As an example, let's assume that, soon, human race has to become
interplanetary in order to survive. Now, are we more likely to get there with
threat of inter-human war and large defense funding? Perhaps. Until recently,
I used to call DARPA money "dirty" and insulted many fellow students this way.
But I'm starting to realize this _might_ be naive. Without DARPA Net I might
not be able to have this discussion here.

[1] If I had the choice I would go back in time and prevent it. But that would
still be a difficult decision. I guess this play of thought does not not lead
to anything useful. A more useful question might be: Would you like to prevent
a future world war.

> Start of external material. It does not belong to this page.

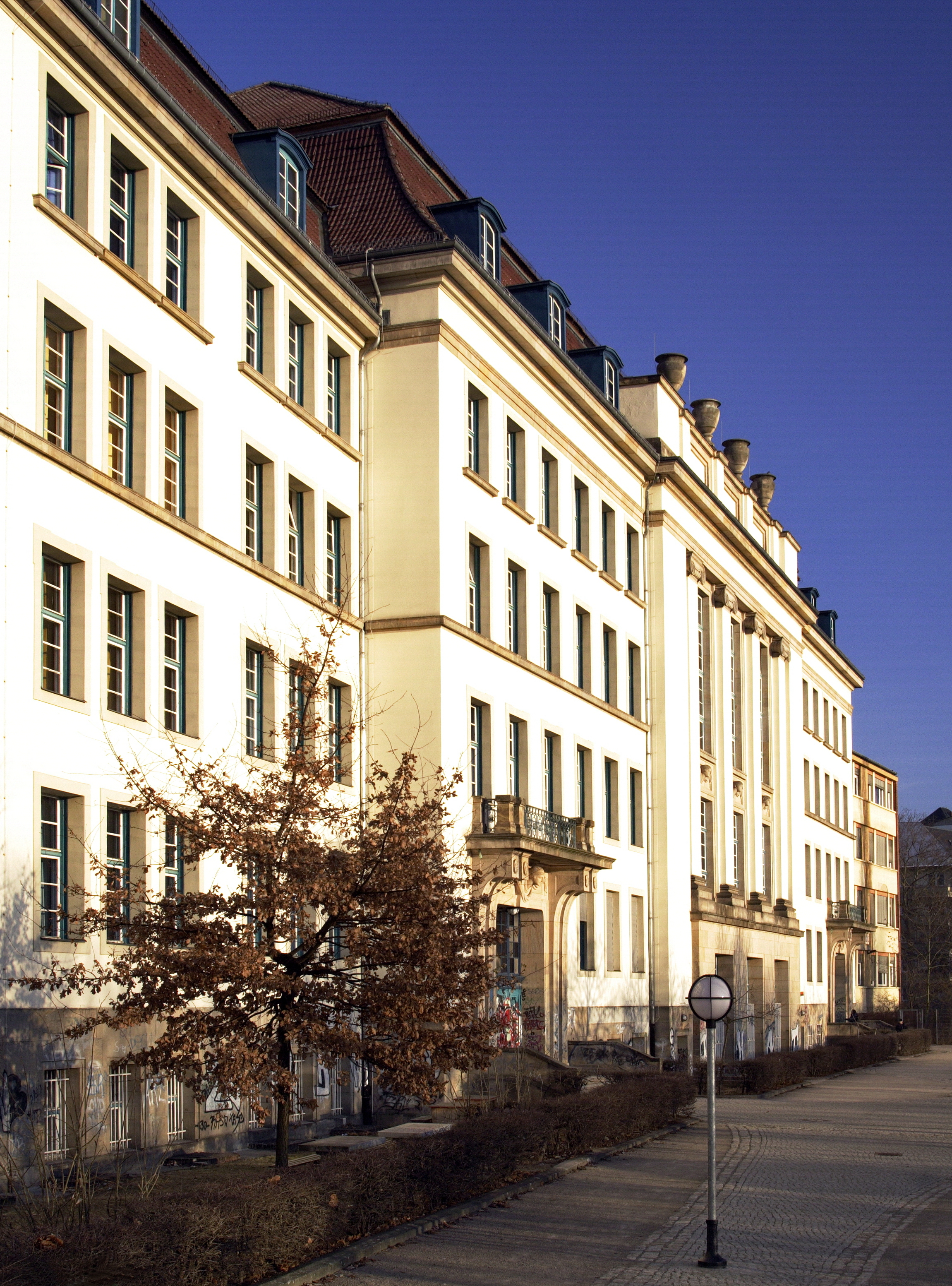 Schulansicht heute
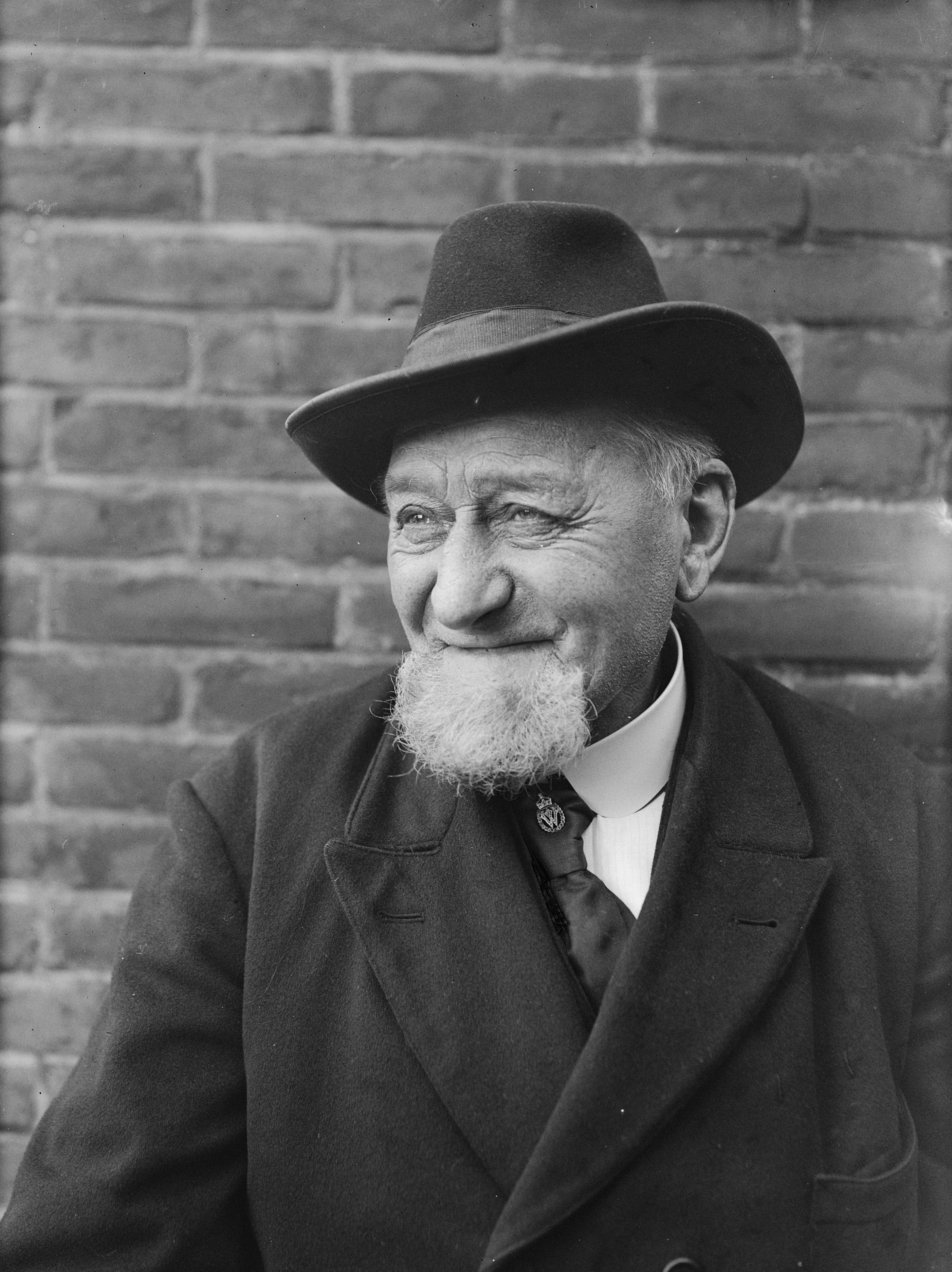 Portret van bejaarde Dorus Rijkers, mogelijk bij zijn woning Den Helder 1927 Catalogusnummer: RAA003012816 Collectie Regionaal Archief Alkmaar

Sure! [2] <http://www.maxeiner-miersch.de/mephisto_e.htm>

------
hxa7241
The more strongly everyone is inclined to cooperate, the more advantage there
is to individually defect and exploit. And the more people defecting, the more
benefit there is to cooperation.

At the very core of moral theory is this conflict of individual and group. And
I suppose evolution just realises that in some form of perpetual dynamic
equilibrium.

------
michaelochurch
I'll answer this: fuck, no.

Psychopaths are good at taking credit for others' accomplishments but rarely
produce anything of value. They're generally quite lazy, in fact. They're
politically effective and do well in many social environments in the short
run, but their long-term contributions are almost always disastrous.

You don't need to be a psychopath to make tough decisions: firing bad
employees, for example. You just need experience, vision, and the willingness
to take responsibility for difficult decisions.

I think a slight narcissism can be beneficial as a motivator for some people,
but that's a different discussion.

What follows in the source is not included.